The property rights of a unitary enterprise are presented in table. 3.2. A unitary enterprise can create subsidiary unitary enterprises by transferring part of the property to them for economic management.

Previous

All existing organizations are divided into two main groups: commercial and non-profit. Each of the presented forms operates on the basis of current legislation, while pursuing different goals. What a commercial organization is, the formation of its finances and the main differences from a non-profit organization will be discussed in the article.

The essence of a commercial organization

A commercial organization (CO) is a legal entity whose main purpose is to generate profit and distribute it among all participants.

In addition, KO has the features inherent in legal entities:

  • the presence of separate property in ownership, economic management or operational management;
  • possibility of renting out property;
  • fulfillment of obligations on the basis of property owned by them;
  • acquisition, exercise on behalf of property of various rights;
  • appearance in court as a plaintiff or defendant.

Finance of a commercial organization

Finance of commercial organizations is the main link financial system. They cover most of the processes aimed at production, distribution, and use of GDP in monetary terms. There is another definition, according to which enterprise finance represents monetary or other relationships that arise in the implementation of different types entrepreneurship, as a result of the formation of personal capital, target funds, their use, and further redistribution.

WITH economic point From our point of view, the finances of KOs are subject to grouping between the following persons and groups:

  • founders when creating an enterprise;
  • organizations and enterprises in the production and further sale of goods, works, services;
  • divisions of the enterprise - when determining sources of financing;
  • organization and employees;
  • enterprise and higher organization;
  • enterprise and CO;
  • financial state system and enterprise;
  • banking system and enterprise;
  • investment institutions and enterprises.

At the same time, CO finances have the same functions as state or municipal finances - control and distribution. Both functions are closely related.

The distribution function involves the formation initial capital, its further distribution in such a way as to maximally take into account the interests of all economic divisions of the organization, producers of goods and the state.


The basis of the control function is keeping records of expenses associated with the production and sale of products, monitoring the procedure for the formation and distribution of funds.

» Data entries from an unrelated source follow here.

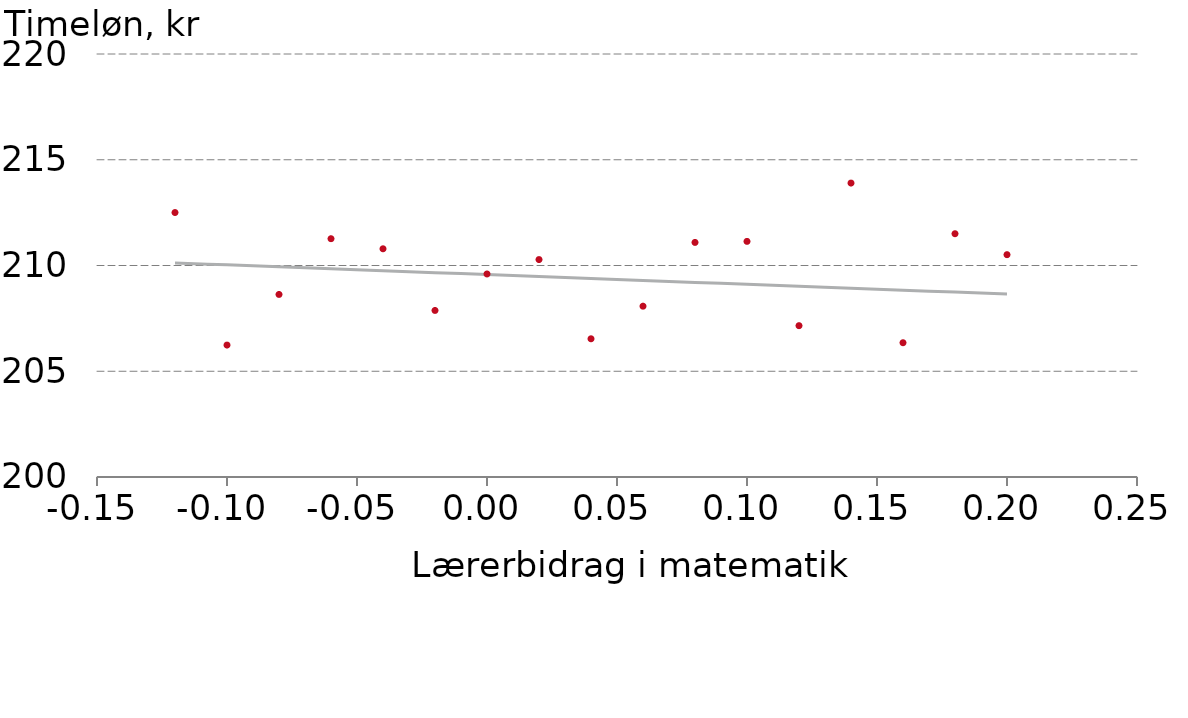
| Category |  Predicted timeløn |
|---|---|
| -0.12 | 210.122 |
| -0.1 | 210.03 |
| -0.08 | 209.938 |
| -0.06 | 209.846 |
| -0.04 | 209.754 |
| -0.02 | 209.662 |
| 0.0 | 209.57 |
| 0.02 | 209.478 |
| 0.04 | 209.386 |
| 0.06 | 209.294 |
| 0.08 | 209.202 |
| 0.1 | 209.11 |
| 0.12 | 209.018 |
| 0.14 | 208.926 |
| 0.16 | 208.834 |
| 0.18 | 208.742 |
| 0.2 | 208.65 |

The basis for financial management of commercial organizations is a certain financial mechanism, represented by the following elements:

  • financial planning – an indispensable condition existence of any enterprise. Planning is required not only when opening a CO, but also at the entire development stage. During planning, expected results and income are compared with investments, and the capabilities of the enterprise are identified;
  • financial control over organizations whose form of ownership is non-state is carried out by state authorities in terms of fulfilling obligations to tax authorities, as well as when using funds from the state budget. This happens when KO is received sums of money in the form of government assistance. Types of control – audit, on-farm;
  • analysis of the implementation of forecasts and plans. The implementation of plans is not necessarily checked here. This analysis is more aimed at identifying possible reasons deviations of planned indicators from forecast values.

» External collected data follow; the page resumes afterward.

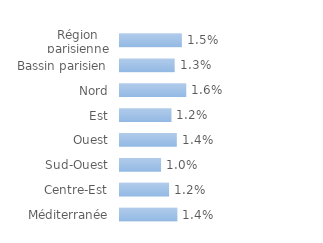
| Category | Series 0 |
|---|---|
| Région parisienne | 0.015 |
| Bassin parisien | 0.013 |
| Nord | 0.016 |
| Est | 0.012 |
| Ouest | 0.014 |
| Sud-Ouest | 0.01 |
| Centre-Est | 0.012 |
| Méditerranée | 0.014 |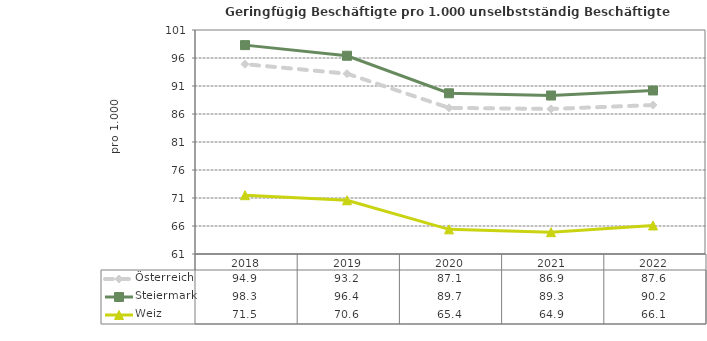
| Category | Österreich | Steiermark | Weiz |
|---|---|---|---|
| 2022.0 | 87.6 | 90.2 | 66.1 |
| 2021.0 | 86.9 | 89.3 | 64.9 |
| 2020.0 | 87.1 | 89.7 | 65.4 |
| 2019.0 | 93.2 | 96.4 | 70.6 |
| 2018.0 | 94.9 | 98.3 | 71.5 |

Modern classification of activities

The Civil Code of the Russian Federation defines the following forms of criminal codes:

  • A business partnership is a joint venture in which the authorized capital is divided into shares among all its participants. Participants are liable for the company’s obligations with their own property;
  • business company - an organization where the authorized capital is divided into shares between participants, but they are not liable for the obligations of the company with their property;
  • production cooperative - an enterprise that unites on a voluntary basis citizens who take collective, personal, labor or other participation in activities and make share contributions;
  • state or municipal unitary enterprise - an enterprise created by the state (municipal authorities). In this case, the enterprise is not vested with ownership rights to the property assigned to it.

According to Art. 50 of the Civil Code of the Russian Federation there is only a list of the above-mentioned commercial organizations. Therefore, without first amending this legal act, it will not be possible to introduce any other law on CR.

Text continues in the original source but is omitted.